Aku tergugu. Cerita Mama merasuk hebat dalam diriku, sampai tidak kusadari getaran dan gigilanku mengusik Mama. Ia mengerutkan dahi melihat air mukaku, yang entahlah seperti apa.

"Jangan lakukan itu, Anakku," katanya lagi.

"Jangan lakukan apa, Mama?"

"Jangan seperti Lena. Tak boleh ada sebersit pikiran macam itu. Mama tahu kau tidak bahagia, Nina. Kau butuh kebahagiaan dan kebebasan. Bukan berarti kau menyerah. Tidak, Nak. Mama sudah lama berkelindan dengan dunia keras dan kuusahakan semampuku bertahan. Sebab mengalah pada keadaan sama saja meludahiku yang sudah hina ini. Kau tak boleh berputus asa, Nina."

"Mama!" aku menegurnya. Apa yang ia bicarakan? Tiada sebersit pikiran untuk melakukan hal serupa yang dilakukan Magdalena. Walau keluarga keparat ini menyatukan tubuhku dengan rantai besi yang teramat kuat, aku tak akan semudah itu mengalah pada keadaan.

Perbincangan kami tidak lagi dilanjutkan. Mama meneruskan kegiatannya menulis surat, entah untuk siapa, sebelum melipat rapi dan meletakkannya di tengah halaman buku bersampul kulit yang ia baca.

*

Baik, sekarang aku tahu siapa kau ini. Anak seorang pembesar, penguasa suatu daerah, seorang ningrat, Priyayi, aristokrat! Lain kali, jangan tinggalkan surat ibundamu di halaman buku Multatuli. Biarpun aku tidak berbicara Jawa, Mamaku bisa. Kini aku merasa lebih rendah daripada kau. Kau anak raja, sementara aku dianggap anak haram. Nah, tak perlu berlebihan menanggapi perbedaan di antara kita. Kau pun sebetulnya sadar bahwa aku berada di bawahmu.

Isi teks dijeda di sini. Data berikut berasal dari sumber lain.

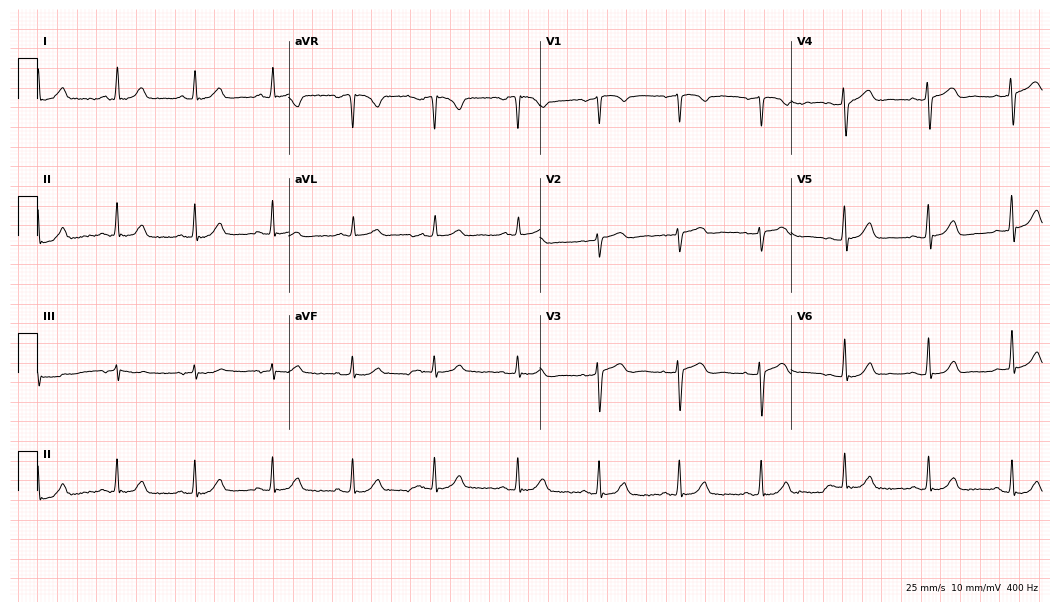
Standard 12-lead ECG recorded from a female, 52 years old. None of these six findings is recorded: first-degree AV block, right bundle branch block (RBBB), left bundle branch block (LBBB), sinus bradycardia, atrial fibrillation (AF), sinus tachycardia.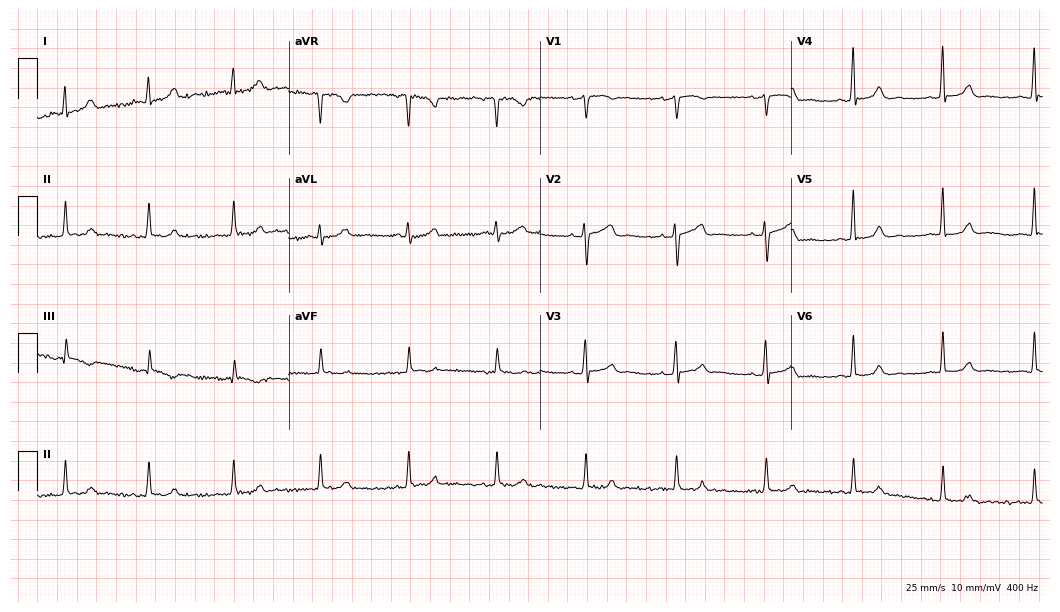
ECG — a 50-year-old female patient. Labelled as a normal ECG.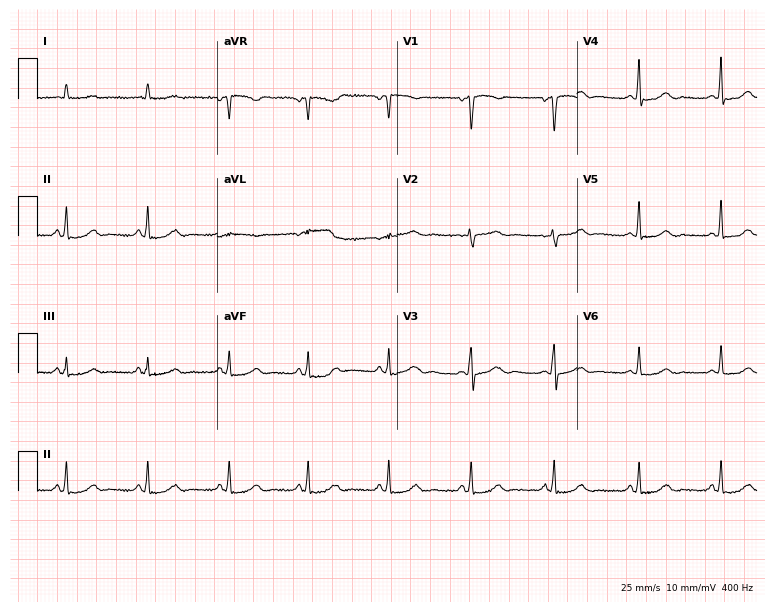
Resting 12-lead electrocardiogram. Patient: a 44-year-old female. None of these six findings is recorded: first-degree AV block, right bundle branch block (RBBB), left bundle branch block (LBBB), sinus bradycardia, atrial fibrillation (AF), sinus tachycardia.

Kenapa kau tak jua datang ke rumah? Papa tidak ada. Usai mengunjungi Fort de Kock, dia mampir menengok perkebunannya di Buitenzorg. Rasanya dia akan lama di sana. Jadi kau tak perlu takut padanya. Aku bahkan curiga kau bukannya khawatir pada keributan yang bisa saja terjadi, melainkan tidak punya nyali. Ayoh! Lawan ketakutanmu!

Nina

Surat itu diantar tangan kanan Mama seperti biasa ke Kebon Rojo, ke asrama murid H.B.S. Tidak seperti jongos lain di sekitar rumah ini, Subarja sedikit bisa berbahasa Belanda berkat didikan Mama. Ia yang membantunya memahami bahasa Belanda, bahkan mengajarkannya membaca dan menulis dengan memintanya ikut membacai surat-surat tak terkirim yang ditulis Mama. Selama menunggu surat balasan dari Ario, seharian itu aku menghabiskan karya Multatuli dan dibuai dengan keindahan bahasanya.

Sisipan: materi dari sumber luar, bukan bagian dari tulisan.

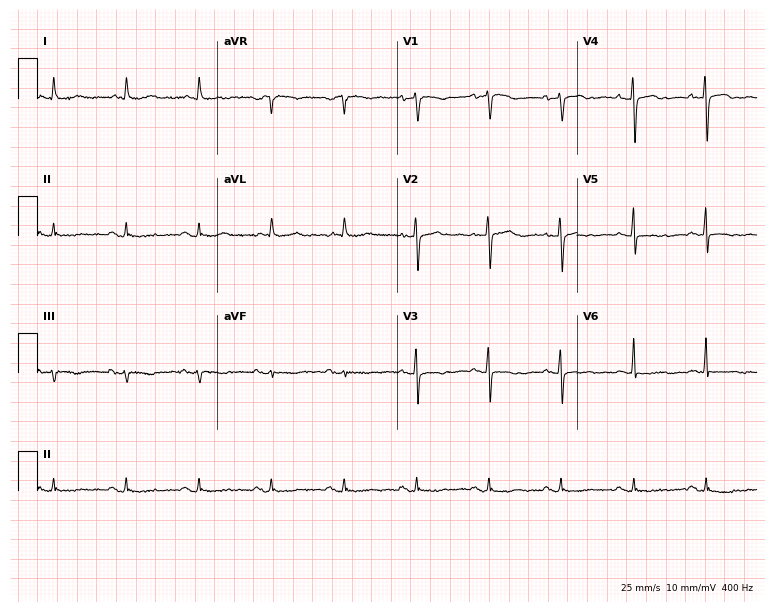
12-lead ECG from a 72-year-old woman (7.3-second recording at 400 Hz). No first-degree AV block, right bundle branch block, left bundle branch block, sinus bradycardia, atrial fibrillation or sinus tachycardia recorded for this tracing. Other findings, if any, are not listed.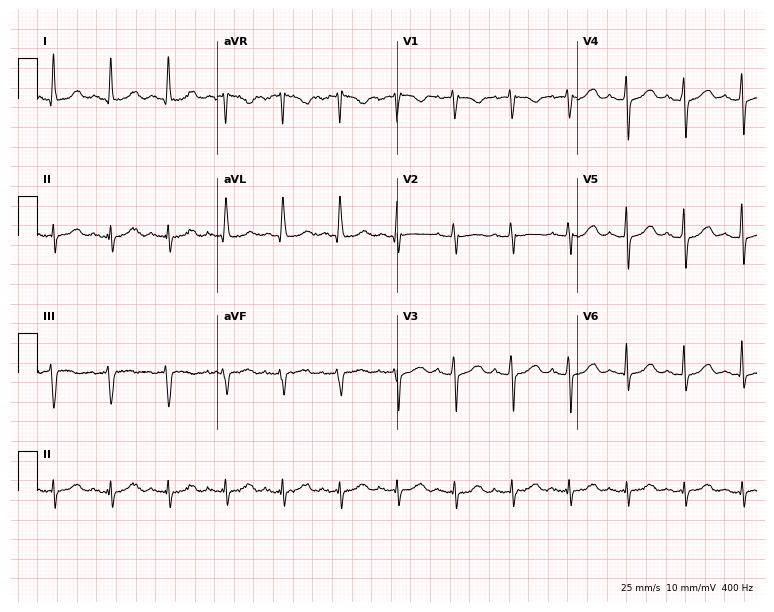
Electrocardiogram (7.3-second recording at 400 Hz), a female patient, 76 years old. Of the six screened findings (first-degree AV block, right bundle branch block (RBBB), left bundle branch block (LBBB), sinus bradycardia, atrial fibrillation (AF), sinus tachycardia), none is recorded. Findings outside these six are not listed.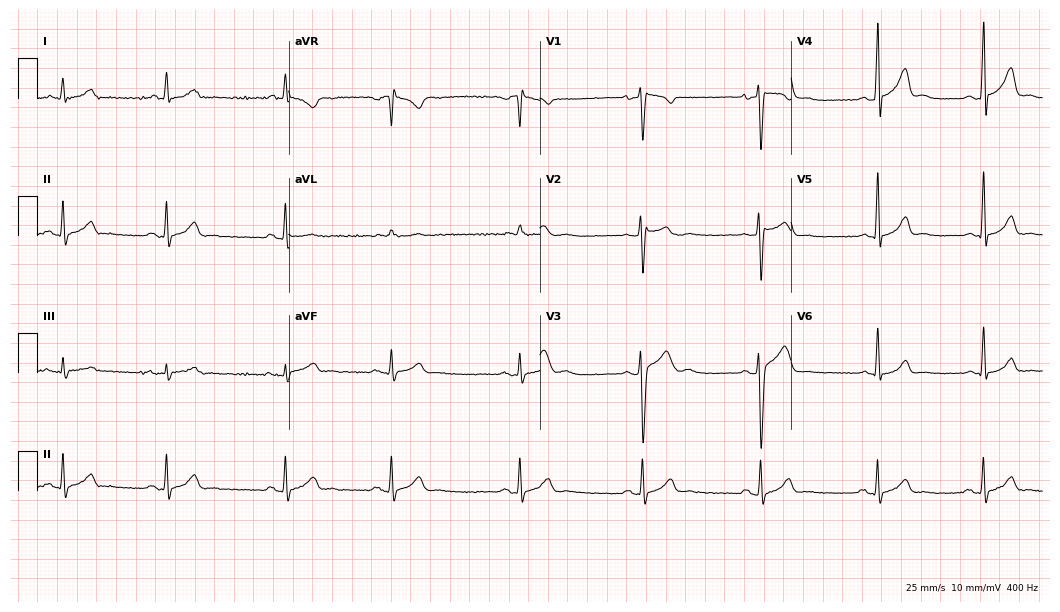
ECG (10.2-second recording at 400 Hz) — a man, 30 years old. Findings include sinus bradycardia (a sinus rate of 50 beats per minute or less).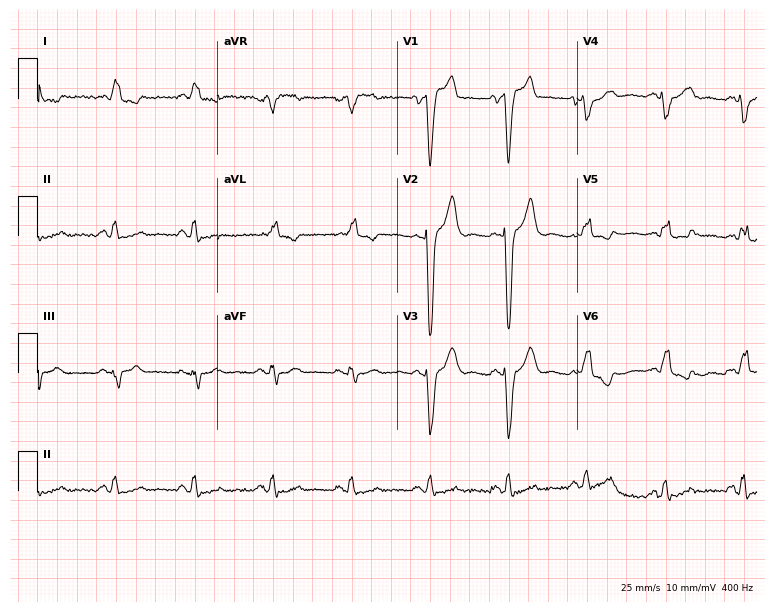
ECG (7.3-second recording at 400 Hz) — an 81-year-old male. Findings include left bundle branch block (LBBB).

Begitu menutup buku Multatuli, kudengar suara ringkikan kuda dan seorang pekerja peternakan yang berseru-seru seakan menenangkan kuda coklat itu. Kepalaku terjulur ke depan, diikuti badanku yang beranjak dari kursi. Kutengok keributan di peternakan dekat rumah ini. Kuda coklat itu terus meringkik berusaha kabur. Aku mengangkat gaun krem berendaku, berlarian kecil menghampiri tempat itu yang kini dikerumuni oleh pekerja yang saling membantu menenangkan kuda.

"Hei, jangan ditarik-tarik kasar! Tentu dia marah!" teriakku dalam Belanda. Mereka yang tak memahami bahasaku hanya menggaruk kepala dan membiarkan aku mendekay. Seorang dari mereka berbicara cepat, tidak kumengerti, namun aku memahami maksudnya melalui gestur tubuhnya. Kuperintahkan mereka melepas tali kuda tersebut dan membiarkan aku yang mengurusnya. Kuletakkan tangan pada surai kuda, mengelusnya lembut, lalu kubisikkan kata-kata manis dekat kupingnya. Kuda itu lebih tenang daripada tadi.

"Begini cara memperlakukan kuda," lanjutku. Kendati tidak dimengerti oleh mereka, tampaknya mereka paham maksudku. Satu per satu dari mereka berpamitan pergi untuk melanjutkan pekerjaan masing-masing.

Kini berdualah aku dengan kuda coklat ini. Ia tak secemas tadi, alih-alih kelihatan nyaman dekat denganku. Naluri binatang memang tak boleh diabaikan. Sama seperti manusia, mereka peka pada lingkungan. Dari kejauhan kulihat Elien tergopoh-gopoh menjinjing gaunnya dengan payung putih berenda-renda menghampiriku.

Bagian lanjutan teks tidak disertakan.